Childcare vouchers during maternity leave
Monday 4th April 2016
In the recent case of Peninsula Business Services Ltd v Donaldson, the EAT held that it was not discriminatory for an employer to suspend childcare vouchers (“CCVs”) during maternity leave where they are funded through a salary sacrifice arrangement. However, where CCVs are an additional benefit on top of salary, an employer must continue to provide them.
Ms Donaldson was pregnant and wanted to join her employer’s CCV scheme, which was operated via a salary sacrifice. This results in tax and national insurance savings. As a condition of enrolment, PBS required employees to agree that they would not receive the CCVs for the duration of any maternity leave when only statutory maternity pay was payable and consequently there was no salary to ‘sacrifice’. Ms Donaldson considered this condition to be discriminatory and brought a number of claims under the Equality Act 2010.
The ET upheld Ms Donaldson’s claims of direct and indirect discrimination. However, the EAT substituted a decision that the claims should be dismissed.

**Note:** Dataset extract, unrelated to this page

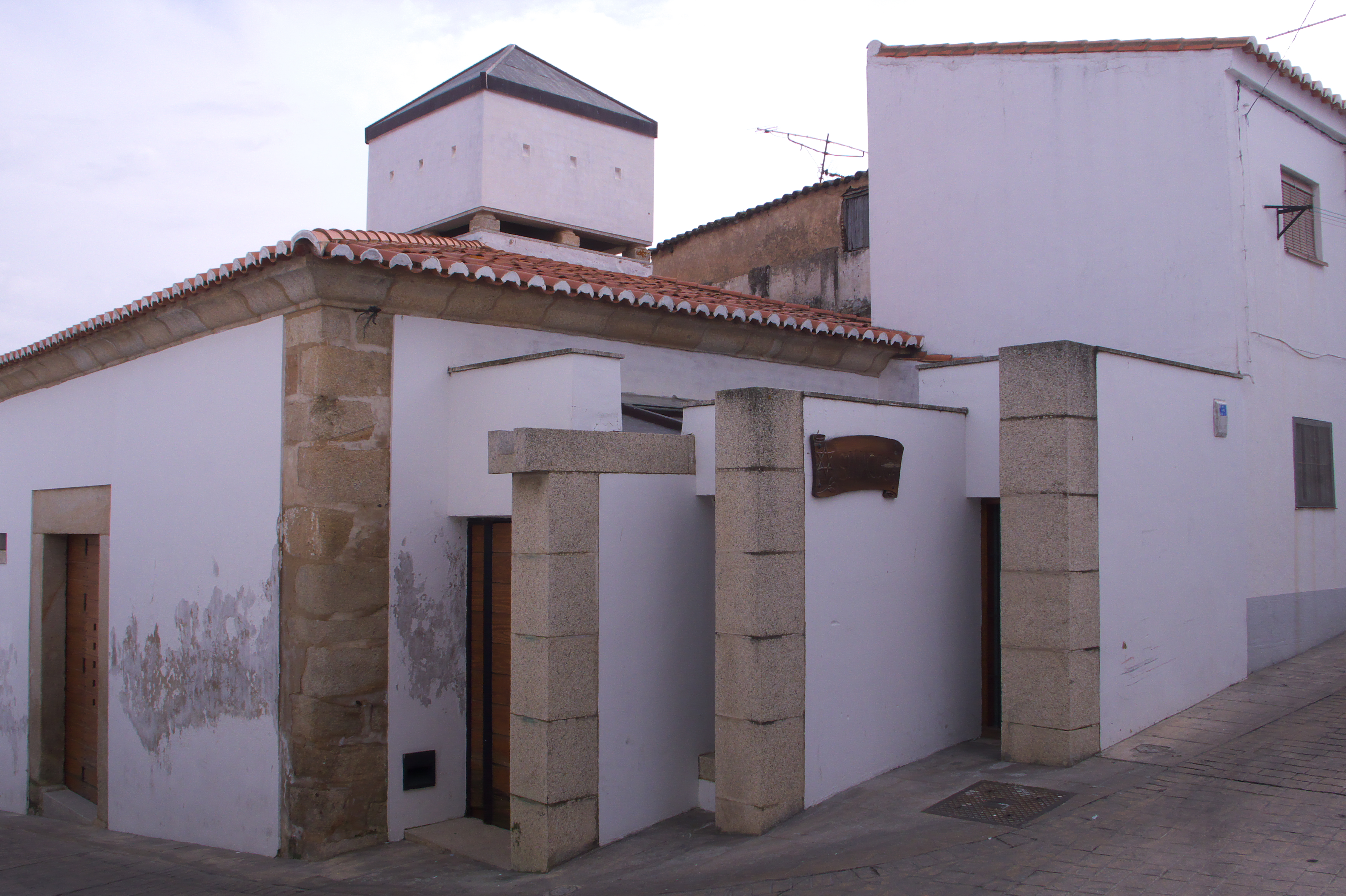 Así llamada por los mayores valentinos. Su volumen, elementos arquitectónicos y marco urbano, nos ofrece una interesante sinagoga.

It held that the ET had no jurisdiction to consider a claim for indirect discrimination because pregnancy and maternity did not appear as a protected characteristic for the purpose of the relevant section of the EqA 2010. Counsel for PBS argued that the issue to be determined concerned Ms Donaldson’s terms and conditions of employment, not detrimental acts. Therefore, the claim should have been brought under the equal pay provisions of the EqA 2010, referring to the ‘sex equality’ and ‘maternity equality’ clauses. The EAT agreed.
The EAT also expressed doubt about the legal basis of the direct discrimination claim, but since the same point was not argued, proceeded to consider the claim.
An employee on maternity leave is entitled to her terms and conditions of employment (including all benefits), save for remuneration. The ET considered that the provision of CCVs by PBS constituted a benefit, which resulted in the finding that there had been unlawful discrimination. The ET relied heavily on HMRC guidance, which stated that during any period of ordinary maternity leave, contractual non-cash benefits provided under a salary sacrifice scheme must continue.
The EAT disagreed and concluded that part of an employee’s salary is in fact ‘diverted’, rather than ‘sacrificed’ under such a scheme. PBS redirects salary before it reaches the employee for the purpose of purchasing the CCVs on their behalf. In addition, the employee’s full basic salary, and not the reduced salary, is used for the purposes of other entitlement calculations, such as pension contributions. Therefore, the EAT concluded that CCVs were in fact remuneration and do not need to be provided during maternity leave. The EAT considered that to continue providing the CCVs under a salary sacrifice scheme would result in a windfall for the employee and place undue financial burden on the employer, which might discourage participation in a voluntary scheme. Further, the EAT could not find any legislative basis for HMRC’s guidance.
The EAT noted that some employers provide CCVs as a benefit in addition to salary and in such situations the employee would be entitled to continue receiving them throughout maternity leave, regardless of whether they are needed for childcare during that specific period. However, this was not the case in the PBS CCV scheme.
Notwithstanding the doubts expressed by the EAT regarding the legal basis for the claim and its concern that it had not necessarily been directed to all relevant legislation, the decision does provide some welcome clarification for employers. However, from 2017 these arrangements will be phased out for new participants with the introduction of Tax-Free Childcare.
All information in this update is intended for general guidance only and is not intended to be comprehensive, or to provide legal advice.